Undercover in Tibet, one of over 120 films at this year’s One World festival, features the testimonies of victims of Chinese repression, including a Tibetan monk who describes being tortured, a woman forced to undergo sterilisation and former nomads made to live in isolated compounds. Those interviews were secretly recorded by Tash Despa, who escaped from Tibet in his late teens and returned, on a UK passport, a decade later. Ahead of a screening of the documentary, I asked Tash Despa how much danger he had been in while filming in the tightly controlled territory.
“The danger I can’t tell. Maybe my life was in danger, definitely…some people could come in the night and just kill me. That was the danger. Also my family was in danger as well. But still I thought, this is a really good chance to bring the truth inside Tibet to the outside world. That’s why I didn’t really think about my danger too much. As a Tibetan you have got your responsibilities on your shoulders.”
Since the film was made have your family had any problems with the authorities?
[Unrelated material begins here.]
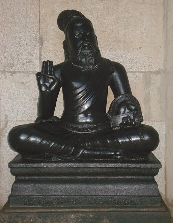 திருவள்ளுவர் சிலை

“There are no problems, at the moment. Also my contributors are fine, because we blacked out their faces, we changed their voices. That’s why I think they are all right.”
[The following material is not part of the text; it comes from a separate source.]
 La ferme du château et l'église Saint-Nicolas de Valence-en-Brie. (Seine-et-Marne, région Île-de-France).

There was a gap of 10 years from when you left to when you went back. Had Tibet changed in that 10-year period?
“From the outside Tibet had changed a lot. There were beautiful roads, and the people had nice clothes, motorbikes, cars. But inside they have got nothing. Also my first impression was that Tibetan youngsters are speaking…50 percent in Tibet speak Chinese…”
So sinocisation is working?
“Yes. Also Tibetan nomads are at the root of Tibetan culture and everything, and they’re moving them into the middle of nowhere. Their livestock is confiscated by the Chinese government…The men are becoming alcoholics, there’s gambling, robbery. And the women are becoming prostitutes – they go to another town…This had never happened in Tibet before. Now if you go to Tibet there are hundreds and thousands of Tibetan prostitutes.”
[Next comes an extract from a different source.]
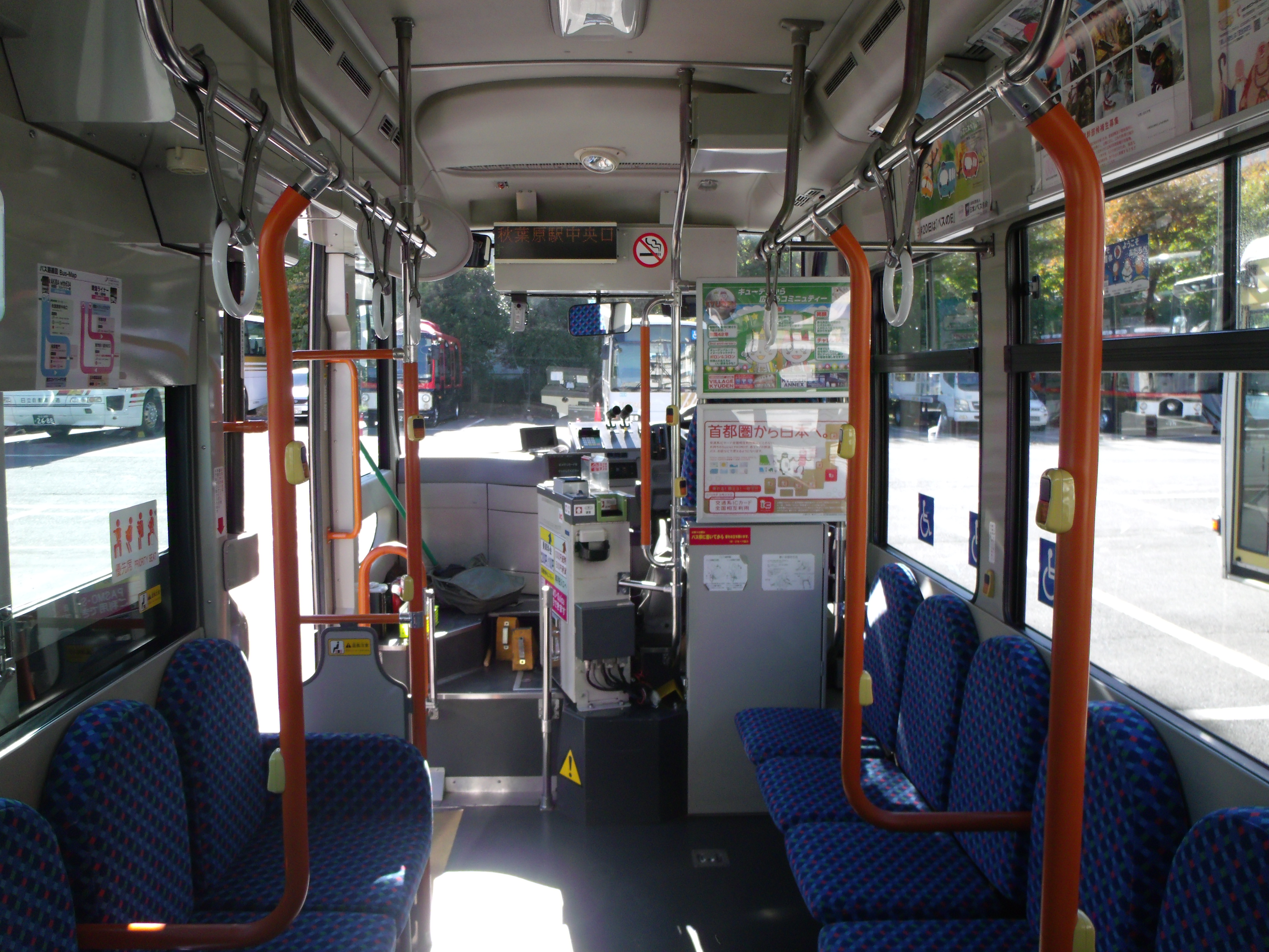 2代目ポンチョ（ショート）の車内（日立自動車交通）

Honestly, in 20, 25 years from now how do you think Tibet will look? What kind of country – or territory – will it be?
“I think in 20 years, if we keep going like this, without help from the outside world, if China doesn’t change, I think Tibet is going to…vanish. If you don’t read and write in Chinese you don’t get a proper job, and because of that people are sending their kids to Chinese schools. So I think Tibetan culture and everything is going to vanish in 25 years’ time, if we don’t get any help from outside.”